[YOUR GOAL]: Show all lines of the listing that contain the word "Incidenza".

AVAILABLE DATA START

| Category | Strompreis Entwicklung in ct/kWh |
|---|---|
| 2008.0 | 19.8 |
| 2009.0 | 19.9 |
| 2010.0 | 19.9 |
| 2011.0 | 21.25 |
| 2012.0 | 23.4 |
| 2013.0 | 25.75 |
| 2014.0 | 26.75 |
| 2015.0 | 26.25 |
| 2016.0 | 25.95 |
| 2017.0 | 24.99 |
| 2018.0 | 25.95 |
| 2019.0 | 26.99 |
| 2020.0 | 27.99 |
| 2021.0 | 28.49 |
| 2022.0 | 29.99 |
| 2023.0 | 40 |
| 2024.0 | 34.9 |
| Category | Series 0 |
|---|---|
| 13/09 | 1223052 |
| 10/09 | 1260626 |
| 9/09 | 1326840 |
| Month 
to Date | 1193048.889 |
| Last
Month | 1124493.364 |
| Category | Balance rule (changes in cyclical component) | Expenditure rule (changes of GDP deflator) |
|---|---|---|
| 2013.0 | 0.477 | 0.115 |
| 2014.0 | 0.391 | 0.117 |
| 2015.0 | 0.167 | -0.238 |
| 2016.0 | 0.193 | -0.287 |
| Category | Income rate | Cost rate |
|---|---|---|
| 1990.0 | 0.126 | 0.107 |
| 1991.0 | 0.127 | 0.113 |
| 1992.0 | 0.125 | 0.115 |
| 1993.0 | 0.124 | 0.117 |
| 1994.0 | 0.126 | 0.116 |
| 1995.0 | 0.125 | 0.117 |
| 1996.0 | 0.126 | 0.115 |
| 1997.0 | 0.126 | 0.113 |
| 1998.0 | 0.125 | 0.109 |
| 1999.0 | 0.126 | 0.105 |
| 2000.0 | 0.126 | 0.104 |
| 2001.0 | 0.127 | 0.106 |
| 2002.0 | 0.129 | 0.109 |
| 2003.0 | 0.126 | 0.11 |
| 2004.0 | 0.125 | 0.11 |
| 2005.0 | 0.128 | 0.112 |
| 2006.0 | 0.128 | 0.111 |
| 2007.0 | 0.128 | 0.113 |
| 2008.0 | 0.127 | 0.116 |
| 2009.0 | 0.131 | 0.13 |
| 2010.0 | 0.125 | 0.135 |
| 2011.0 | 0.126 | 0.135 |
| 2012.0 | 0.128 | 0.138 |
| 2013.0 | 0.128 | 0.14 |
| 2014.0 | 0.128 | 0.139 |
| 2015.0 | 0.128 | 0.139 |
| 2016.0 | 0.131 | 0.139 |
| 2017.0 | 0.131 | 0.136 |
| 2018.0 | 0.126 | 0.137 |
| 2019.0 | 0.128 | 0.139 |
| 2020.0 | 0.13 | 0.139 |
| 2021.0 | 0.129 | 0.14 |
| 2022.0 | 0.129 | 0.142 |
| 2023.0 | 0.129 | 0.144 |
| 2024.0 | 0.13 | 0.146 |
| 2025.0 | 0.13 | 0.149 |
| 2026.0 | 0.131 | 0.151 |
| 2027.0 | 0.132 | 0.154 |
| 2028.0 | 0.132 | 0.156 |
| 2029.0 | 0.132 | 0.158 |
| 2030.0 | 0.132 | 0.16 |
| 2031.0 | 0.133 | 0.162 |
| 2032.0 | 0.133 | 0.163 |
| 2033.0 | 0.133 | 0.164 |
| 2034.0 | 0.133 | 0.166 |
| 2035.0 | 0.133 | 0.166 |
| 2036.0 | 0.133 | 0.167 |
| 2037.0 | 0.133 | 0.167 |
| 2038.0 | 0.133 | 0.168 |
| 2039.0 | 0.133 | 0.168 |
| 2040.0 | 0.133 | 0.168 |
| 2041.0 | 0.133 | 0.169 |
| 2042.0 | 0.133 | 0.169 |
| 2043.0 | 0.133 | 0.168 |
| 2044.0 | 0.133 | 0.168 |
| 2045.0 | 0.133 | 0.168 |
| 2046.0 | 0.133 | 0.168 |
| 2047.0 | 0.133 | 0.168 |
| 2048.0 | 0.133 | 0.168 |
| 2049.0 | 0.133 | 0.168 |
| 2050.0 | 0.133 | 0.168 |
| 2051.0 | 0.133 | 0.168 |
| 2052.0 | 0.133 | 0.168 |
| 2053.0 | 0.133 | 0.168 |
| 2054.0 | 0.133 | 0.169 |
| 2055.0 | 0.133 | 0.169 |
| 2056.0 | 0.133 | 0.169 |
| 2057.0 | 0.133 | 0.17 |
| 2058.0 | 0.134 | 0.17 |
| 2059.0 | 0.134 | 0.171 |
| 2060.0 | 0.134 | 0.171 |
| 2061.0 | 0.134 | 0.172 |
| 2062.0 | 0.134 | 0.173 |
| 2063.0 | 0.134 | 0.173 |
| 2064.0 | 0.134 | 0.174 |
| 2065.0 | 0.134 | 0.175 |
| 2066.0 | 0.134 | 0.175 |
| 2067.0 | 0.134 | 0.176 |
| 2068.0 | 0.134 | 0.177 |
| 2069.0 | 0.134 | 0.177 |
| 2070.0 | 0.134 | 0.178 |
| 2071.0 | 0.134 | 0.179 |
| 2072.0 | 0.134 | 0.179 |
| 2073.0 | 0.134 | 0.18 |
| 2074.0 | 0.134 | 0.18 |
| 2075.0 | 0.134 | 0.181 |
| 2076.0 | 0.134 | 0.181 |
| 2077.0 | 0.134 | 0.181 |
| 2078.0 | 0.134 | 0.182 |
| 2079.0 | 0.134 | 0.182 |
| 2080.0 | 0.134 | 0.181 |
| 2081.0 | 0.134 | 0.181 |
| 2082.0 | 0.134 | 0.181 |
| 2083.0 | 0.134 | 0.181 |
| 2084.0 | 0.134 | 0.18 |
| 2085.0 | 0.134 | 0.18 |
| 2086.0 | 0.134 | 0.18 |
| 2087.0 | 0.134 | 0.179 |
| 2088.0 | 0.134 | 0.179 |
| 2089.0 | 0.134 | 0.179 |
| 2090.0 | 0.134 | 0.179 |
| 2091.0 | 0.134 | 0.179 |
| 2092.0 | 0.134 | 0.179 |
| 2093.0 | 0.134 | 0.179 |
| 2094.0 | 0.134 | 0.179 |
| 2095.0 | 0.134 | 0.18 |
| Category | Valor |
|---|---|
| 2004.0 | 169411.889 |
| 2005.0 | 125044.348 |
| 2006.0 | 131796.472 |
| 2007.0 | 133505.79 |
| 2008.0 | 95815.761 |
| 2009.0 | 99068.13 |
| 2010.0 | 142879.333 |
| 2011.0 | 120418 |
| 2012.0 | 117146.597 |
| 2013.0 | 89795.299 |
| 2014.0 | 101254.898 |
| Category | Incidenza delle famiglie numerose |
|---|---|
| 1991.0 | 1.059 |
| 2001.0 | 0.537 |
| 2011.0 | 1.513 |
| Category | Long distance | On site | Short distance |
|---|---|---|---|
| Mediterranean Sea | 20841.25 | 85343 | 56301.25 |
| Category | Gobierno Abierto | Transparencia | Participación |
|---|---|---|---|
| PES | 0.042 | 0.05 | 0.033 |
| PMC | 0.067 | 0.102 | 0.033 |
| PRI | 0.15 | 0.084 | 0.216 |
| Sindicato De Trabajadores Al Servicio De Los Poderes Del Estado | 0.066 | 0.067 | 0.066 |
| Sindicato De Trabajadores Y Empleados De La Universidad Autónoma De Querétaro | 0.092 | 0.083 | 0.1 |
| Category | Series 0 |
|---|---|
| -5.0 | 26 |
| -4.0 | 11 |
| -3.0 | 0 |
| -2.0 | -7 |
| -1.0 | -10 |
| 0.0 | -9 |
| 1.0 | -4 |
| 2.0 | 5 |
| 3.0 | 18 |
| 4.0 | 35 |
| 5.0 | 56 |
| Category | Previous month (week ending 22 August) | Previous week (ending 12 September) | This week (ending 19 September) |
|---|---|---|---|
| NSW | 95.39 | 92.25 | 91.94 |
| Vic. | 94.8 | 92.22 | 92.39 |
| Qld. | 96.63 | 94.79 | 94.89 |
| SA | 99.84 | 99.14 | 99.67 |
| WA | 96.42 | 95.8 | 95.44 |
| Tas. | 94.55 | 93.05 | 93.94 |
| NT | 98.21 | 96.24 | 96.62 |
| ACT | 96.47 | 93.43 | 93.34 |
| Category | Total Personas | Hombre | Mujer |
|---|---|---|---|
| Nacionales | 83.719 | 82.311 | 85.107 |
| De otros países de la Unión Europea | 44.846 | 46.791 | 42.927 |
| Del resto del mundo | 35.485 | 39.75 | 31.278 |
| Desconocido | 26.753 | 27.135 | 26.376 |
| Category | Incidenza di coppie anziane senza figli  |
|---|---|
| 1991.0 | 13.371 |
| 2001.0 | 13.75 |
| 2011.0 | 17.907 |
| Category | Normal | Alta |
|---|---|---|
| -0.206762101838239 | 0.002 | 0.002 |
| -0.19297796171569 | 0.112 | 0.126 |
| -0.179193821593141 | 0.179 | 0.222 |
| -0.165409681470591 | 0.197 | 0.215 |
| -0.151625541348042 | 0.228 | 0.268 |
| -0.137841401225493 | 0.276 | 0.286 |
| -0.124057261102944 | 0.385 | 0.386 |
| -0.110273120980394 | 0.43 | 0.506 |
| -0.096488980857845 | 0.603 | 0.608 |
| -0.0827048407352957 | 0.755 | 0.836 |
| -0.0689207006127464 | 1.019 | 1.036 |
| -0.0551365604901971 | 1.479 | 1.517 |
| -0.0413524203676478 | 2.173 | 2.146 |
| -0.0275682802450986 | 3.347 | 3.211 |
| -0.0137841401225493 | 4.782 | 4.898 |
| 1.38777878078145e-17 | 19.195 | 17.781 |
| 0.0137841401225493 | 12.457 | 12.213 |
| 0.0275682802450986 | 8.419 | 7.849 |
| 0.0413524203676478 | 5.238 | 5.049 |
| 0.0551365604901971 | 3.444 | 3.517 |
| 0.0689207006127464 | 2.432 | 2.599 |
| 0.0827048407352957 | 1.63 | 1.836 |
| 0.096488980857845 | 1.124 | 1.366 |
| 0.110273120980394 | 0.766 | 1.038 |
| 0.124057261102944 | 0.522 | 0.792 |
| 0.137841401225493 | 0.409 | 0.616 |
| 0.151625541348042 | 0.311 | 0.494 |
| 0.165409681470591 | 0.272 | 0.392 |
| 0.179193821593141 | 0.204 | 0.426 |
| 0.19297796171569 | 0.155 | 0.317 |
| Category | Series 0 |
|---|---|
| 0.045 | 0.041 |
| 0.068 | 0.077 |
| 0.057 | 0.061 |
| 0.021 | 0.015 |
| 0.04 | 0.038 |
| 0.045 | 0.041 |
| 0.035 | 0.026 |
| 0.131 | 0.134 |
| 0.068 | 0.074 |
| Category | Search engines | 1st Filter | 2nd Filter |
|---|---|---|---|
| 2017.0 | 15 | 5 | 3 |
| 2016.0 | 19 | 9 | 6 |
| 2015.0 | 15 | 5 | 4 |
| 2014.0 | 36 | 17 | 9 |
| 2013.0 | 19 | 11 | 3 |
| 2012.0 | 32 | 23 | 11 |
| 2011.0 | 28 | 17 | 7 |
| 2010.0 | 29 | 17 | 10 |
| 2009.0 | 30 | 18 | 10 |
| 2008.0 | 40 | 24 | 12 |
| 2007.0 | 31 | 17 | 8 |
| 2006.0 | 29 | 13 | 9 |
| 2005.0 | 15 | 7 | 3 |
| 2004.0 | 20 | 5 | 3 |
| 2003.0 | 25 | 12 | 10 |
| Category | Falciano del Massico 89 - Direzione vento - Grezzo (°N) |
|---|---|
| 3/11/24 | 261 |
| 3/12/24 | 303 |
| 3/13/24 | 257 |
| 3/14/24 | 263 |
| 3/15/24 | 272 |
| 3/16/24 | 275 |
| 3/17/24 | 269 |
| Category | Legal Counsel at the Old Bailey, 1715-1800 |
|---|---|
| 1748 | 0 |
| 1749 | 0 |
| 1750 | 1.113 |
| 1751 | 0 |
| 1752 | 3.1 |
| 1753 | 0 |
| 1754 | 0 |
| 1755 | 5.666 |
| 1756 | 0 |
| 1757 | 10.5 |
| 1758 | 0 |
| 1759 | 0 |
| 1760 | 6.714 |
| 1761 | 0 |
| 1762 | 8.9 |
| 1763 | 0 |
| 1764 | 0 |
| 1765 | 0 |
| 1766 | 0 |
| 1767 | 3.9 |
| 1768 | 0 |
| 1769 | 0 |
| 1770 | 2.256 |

AVAILABLE DATA END

[PROBLEM SOLUTION]:
| Category | Incidenza delle famiglie numerose |
| Category | Incidenza di coppie anziane senza figli  |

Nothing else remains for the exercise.